Die Berufung wird zugelassen. Die Berufung bedarf gem. § 144 Abs. 1 SGG der Zulassung in dem Urteil des Sozialgerichts, wenn der Wert des Beschwerdegegenstandes bei einer Klage, die eine Geld-, Dienst- oder Sachleistung oder einen hierauf gerichteten Verwaltungsakt betrifft, 750 Euro nicht übersteigt. Das gilt nicht, wenn die Berufung wiederkehrende oder laufende Leistungen für mehr als ein Jahr betrifft. Vorliegend übersteigt der Wert der Beschwer 750,00 EUR nicht. Es sind auch keine laufenden Leistungen von mehr als einem Jahr betroffen.

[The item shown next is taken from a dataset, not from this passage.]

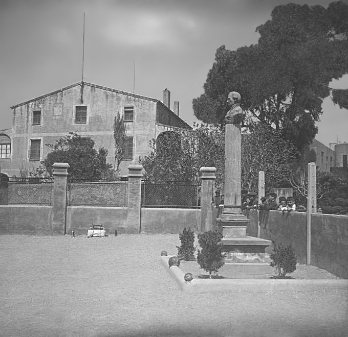 Monument al general Manso. Josep Salvany i Blanch (1923)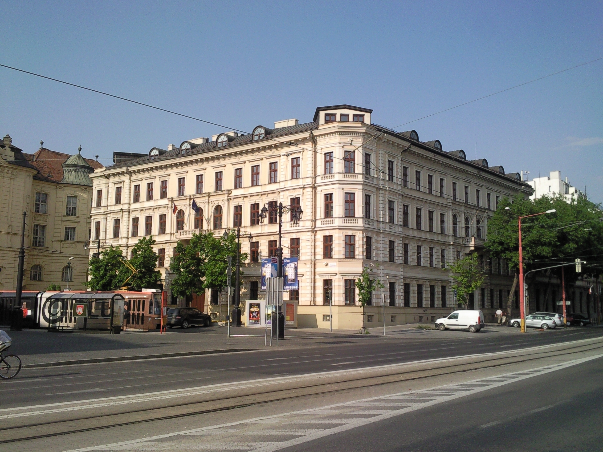 Lanfranconiho palác, Námestie Ľudovíta Štúra, Bratislava

Die Berufung ist gem. § 144 Abs. 2 SGG zuzulassen, wenn 1. die Rechtssache grundsätzliche Bedeutung hat, 2. das Urteil von einer Entscheidung des Landessozialgerichts, des Bundessozialgerichts, des Gemeinsamen Senats der obersten Gerichtshöfe des Bundes oder des Bundesverfassungsgerichts abweicht und auf dieser Abweichung beruht oder 3. ein der Beurteilung des Berufungsgerichts unterliegender Verfahrensmangel geltend gemacht wird und vorliegt, auf dem die Entscheidung beruhen kann.
Das hiesige Urteil divergiert von dem Urteil des LSG NRW vom 12.10.2017, L 19 AS 502/16, hinsichtlich der Schlüssigkeit reiner Angebotsmietenkonzepte und beruht auf dieser Abweichung.